**Task**
Lines from the one containing "Ksawerów palace, Warsaw" through the last line of the data are to be returned exactly, both ends included, minus any pictures.

The records START

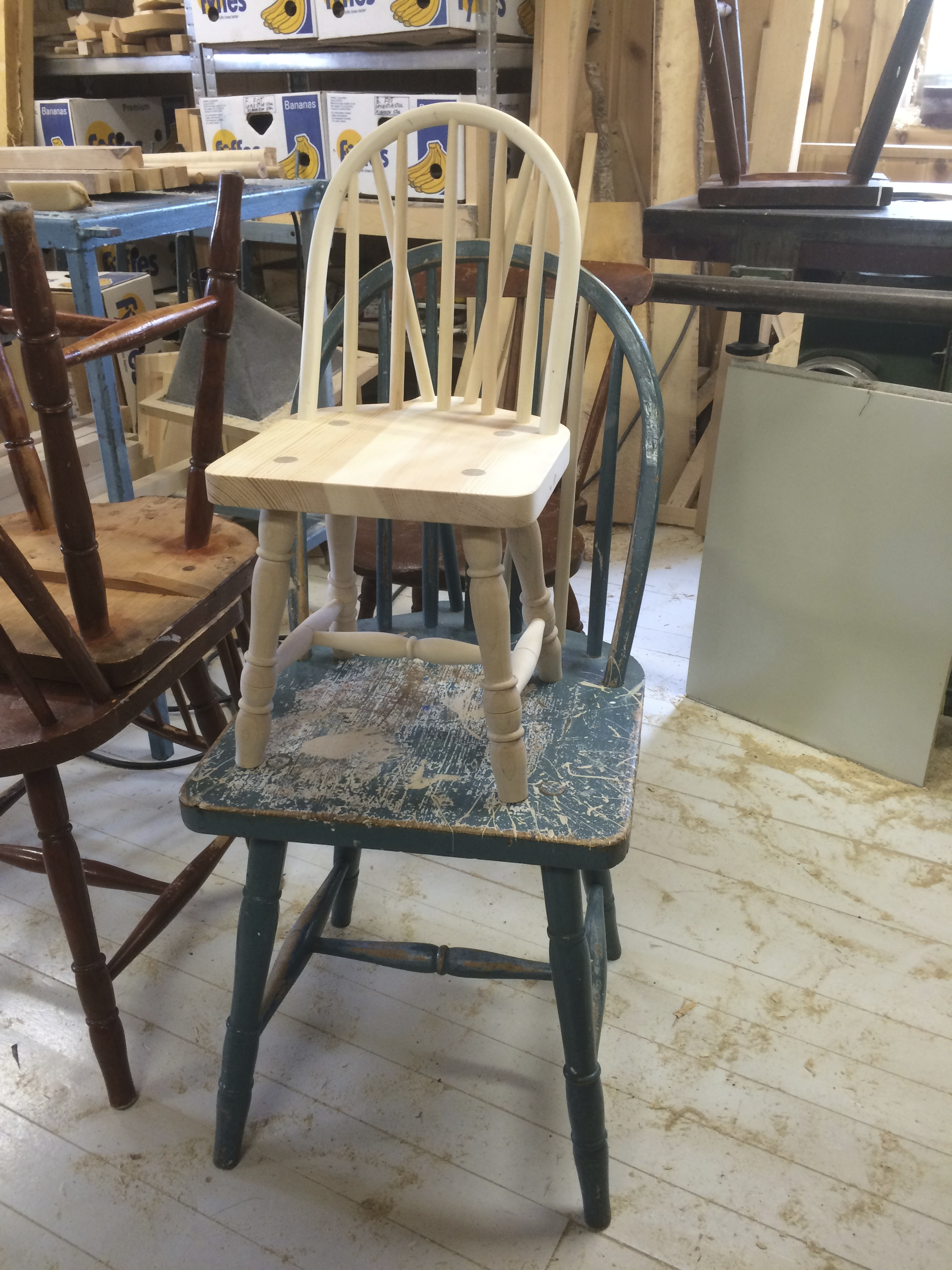 Budalstoler som skal repareres. Den minste er en ny barnestol. John Tovmos verksted (2016)
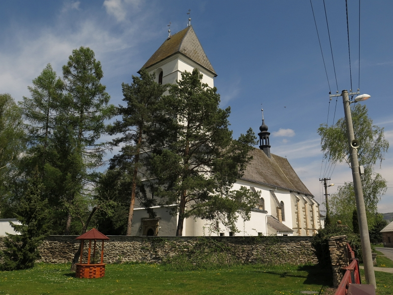 Kostel svatého Bartoloměje, Šumvaldská, Dlouhá Loučka (okres Olomouc).
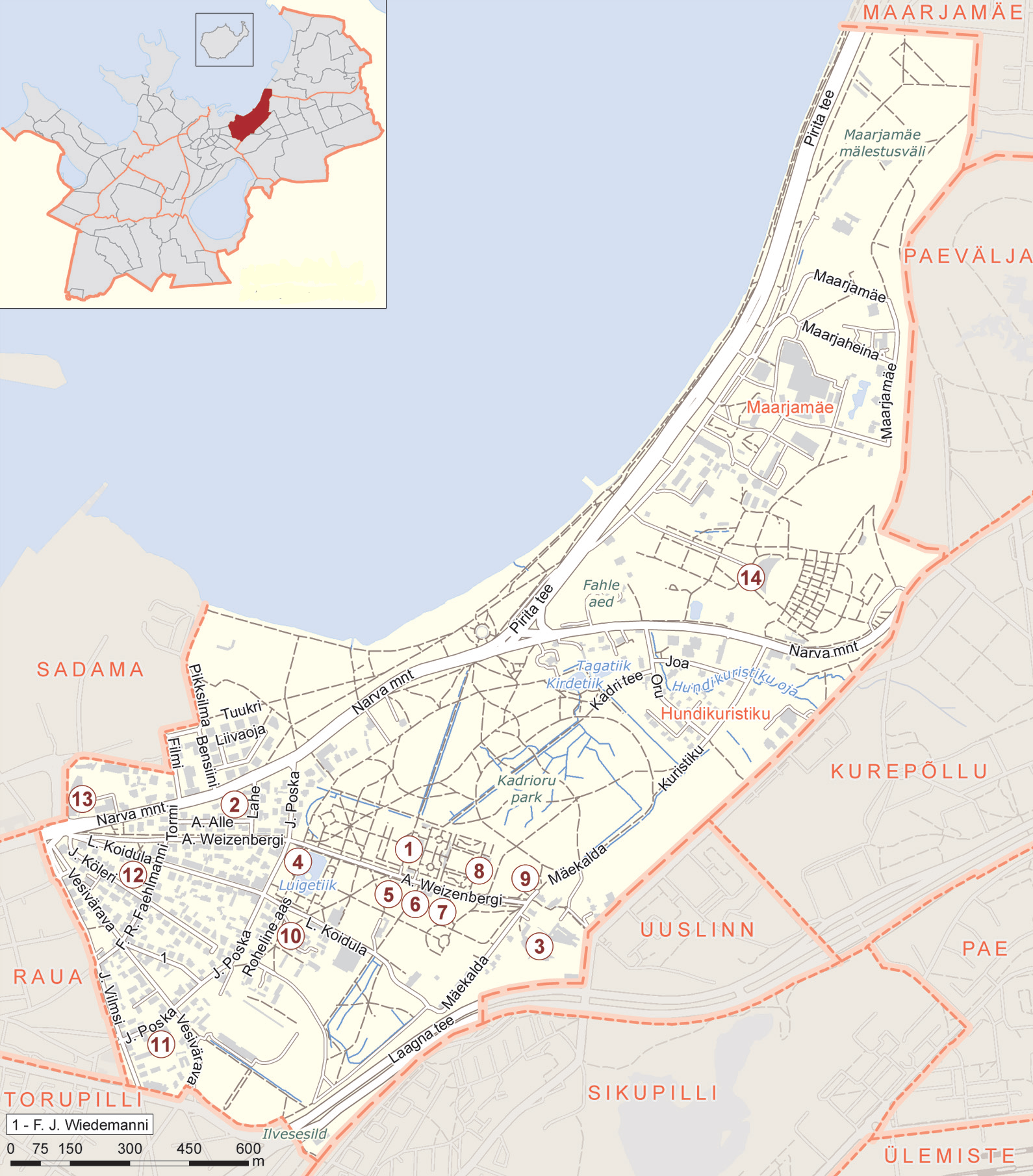 Kadrioru asumi kaart
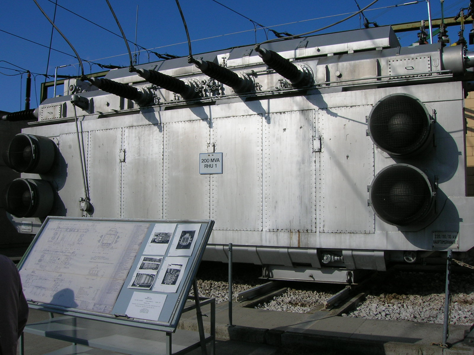 Transformator im Umspannwerk Bisamberg
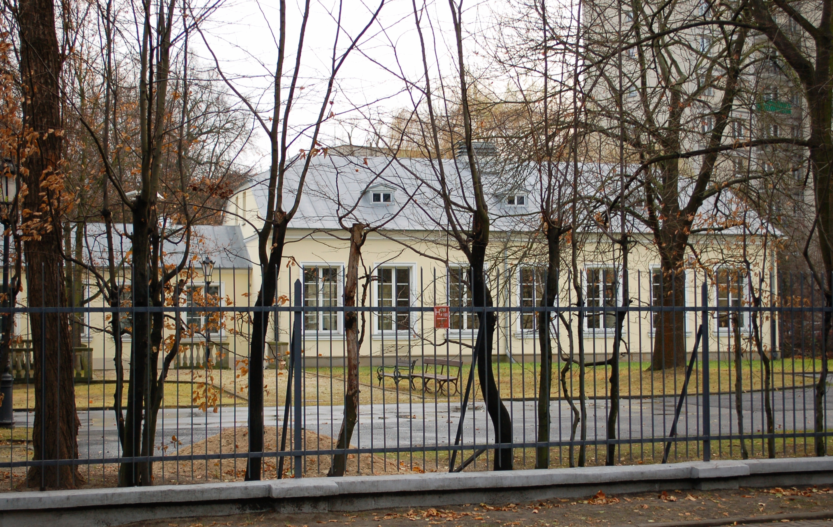 Ksawerów palace, Warsaw
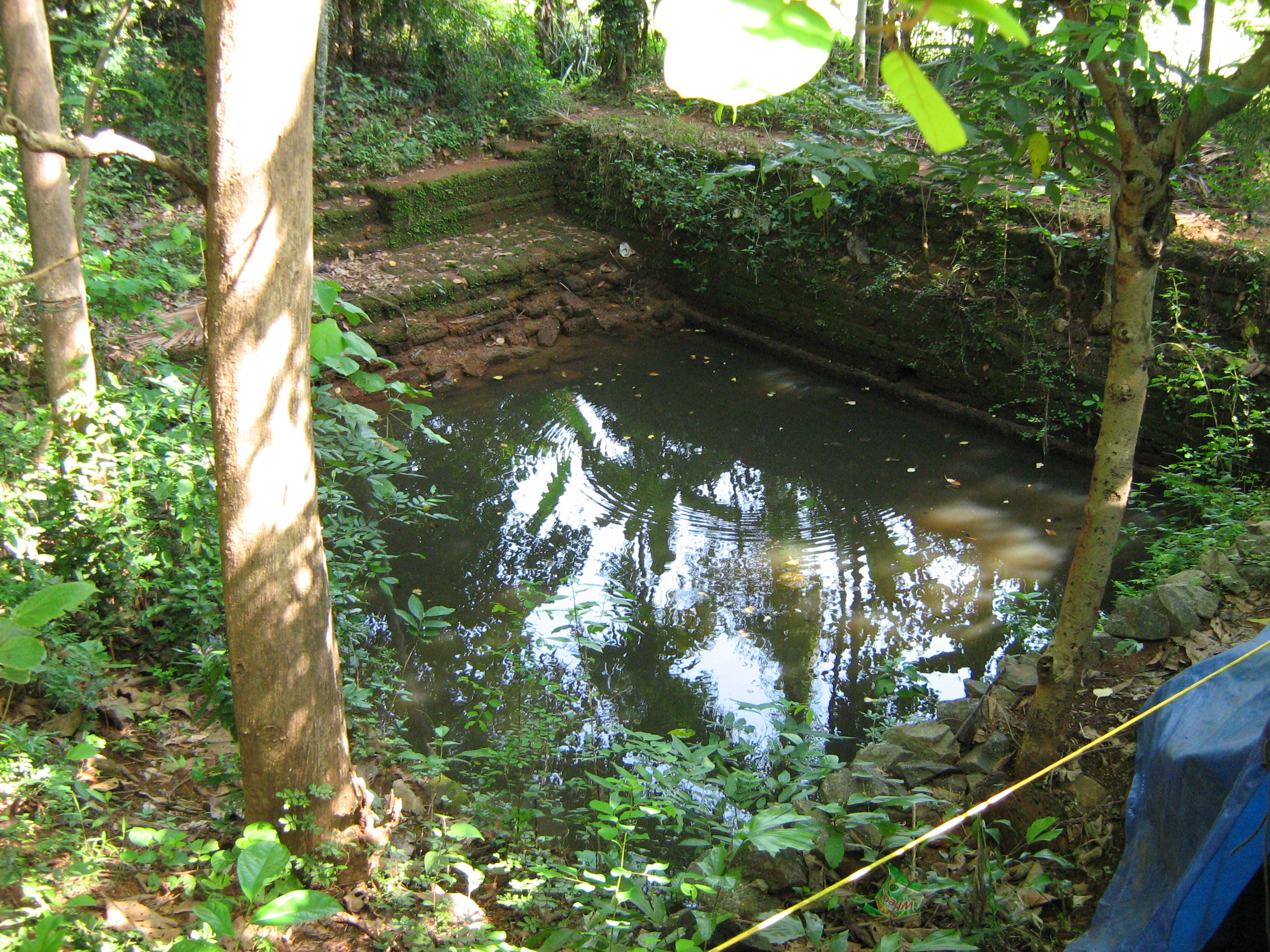 തേനേഴി മനയിലെ കുളം, കുറുവട്ടൂര്‍, പാലക്കാട്‌ ജില്ല

The records END

**Output**
 Ksawerów palace, Warsaw
 തേനേഴി മനയിലെ കുളം, കുറുവട്ടൂര്‍, പാലക്കാട്‌ ജില്ല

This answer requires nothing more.